逆噴射祭りの再襲撃

 800文字。原稿用紙2枚分。文庫本にしておよそ1ページ。改行を多用したならば2ページほど。ツイッターで5~6ツイート。

 物語のセットアップ――主要人物、世界観、目的、謎、事件の提示――に割かれる分量が全体の10~20%であれば、800文字は、20~40枚の掌編、ないし短編の冒頭部だと考えるとちょうど良いのかもしれない。

 長編の冒頭800文字となれば、ほとんどエピグラフや描写で終わってしまう。短編と長編では、情報密度、構成、文体、情報密度が異なる。しかしエンターテイメント、しかもパルプとなれば、長編でも短編のような書き出しの作り方が向いているのかもしれない。

 何にせよ、冒頭800文字の祭りである。

 昨年はついつい400文字で完結するような書き方になってしまった。始め、ひねり、落とす、この3つが欠けることなく揃ったテクストの方が面白く、読ませやすい。つまり書きやすい。

 イン・インシデント。出来事から入る動的なスタートを切り、良いところで切る――続きはCMのあとで――という手法も使いやすい。

 あるいは、800文字なら800文字と割り切って、文体と雰囲気に極振りする方法もある。だが、(今回のコンテストに限って)これは王道ではないかもしれない。模範は、ブレードランナーの「2つで十分ですよ」の少し後あたりまで、かもしれない。

 文学において、ルサンチマンは主たる題材となりうる。私小説の系譜においては特に重要だ。しかしパルプはそうではないのだろう。モンスタークレーマーをJKやアフリカ系アメリカ人が黙らせる、そういったカタルシスの文脈はたまにTwitterでバズっているが、それはまた別の話だ。

 応募は5本まで。これには悩む。数撃ちゃ当たるという訳ではないが、数をこなすと上澄みがよりクリアになる傾向は認められる。母数が大きくなれば面白いものがより現れやすいだろう。折角の祭りである、様々な人が書いた様々な胡乱テキストをオーバードーズしたいものだ。

 応募は5本まで。これには悩む。数撃ちゃ当たるという訳ではないが、数をこなすと上澄みがよりクリアになる傾向は認められる。母数が大きくなれば面白いものがより現れやすいだろう。折角の祭りである、様々な人が書いた様々な胡乱テキストをオーバードーズしたいものだ。

 プラクティスの意味も含めると、開催期間中に可能な限り本数を書き、最終日に5本に絞るという方法は不可。

(※コメント欄にてご指摘いただきました。ダイハードテイルズ広報局@dhtls よりツイッター上でアナウンスがあった通り、公開してから応募作を選ぶことや、後からタグを編集して応募することはレギュレーション違反になるため、「未公開作品にタグをつけて応募」の一発勝負×5本、という形での応募になるようです)
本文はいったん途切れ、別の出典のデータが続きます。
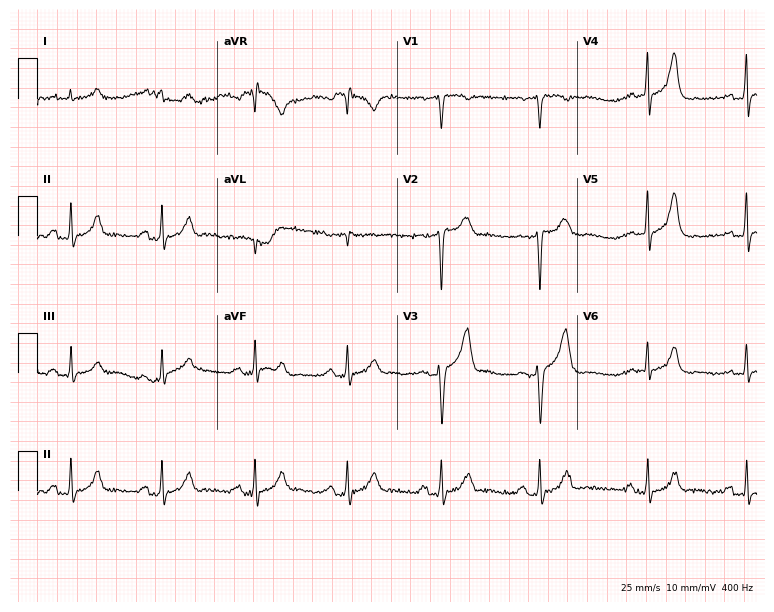
12-lead ECG from a 72-year-old male patient. No first-degree AV block, right bundle branch block, left bundle branch block, sinus bradycardia, atrial fibrillation or sinus tachycardia recorded for this tracing. Findings outside these six are not listed.
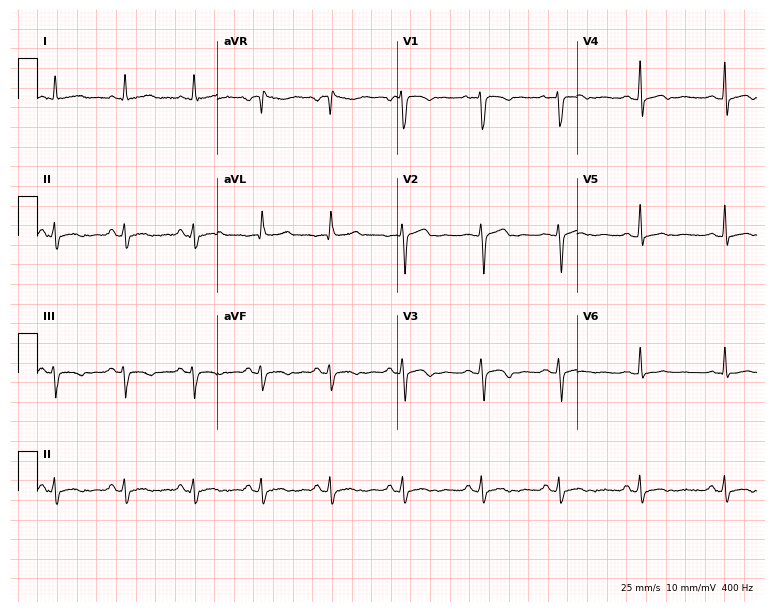
12-lead ECG (7.3-second recording at 400 Hz) from a 30-year-old female patient. Screened for six findings — first-degree AV block, right bundle branch block, left bundle branch block, sinus bradycardia, atrial fibrillation, sinus tachycardia — none is recorded. Findings outside these six are not listed.

 だがその場合、タグ付けはどうすれば良いだろうか。候補にもタグがついていれば、読み手としては検索しやすいが、審査する側は大変だろう。一方で、候補に適切なタグがなければ、検索に手間が生じ、毎日更新されたあの熱狂は部分的に失われるのかもしれない。

(※こちらもコメント欄にてご指摘いただきました。#逆噴射レギュレーション をつけての投稿が多いとのこと。また、検索してみると昨年に引き続いて #逆噴射プラクティス での習作公開も多いようです)

 ところで、〈惑星と口笛ブックス〉が現在進行系(2019.10.14現在)で行っているブンゲイファイトクラブが面白い。プロも混じっての殴り合いで、切れ味が恐ろしい。

 寒くなってきたのでコタツを出した。最近引き取ったネコチャン兄弟がコタツの中で伸びている。Oh, so long......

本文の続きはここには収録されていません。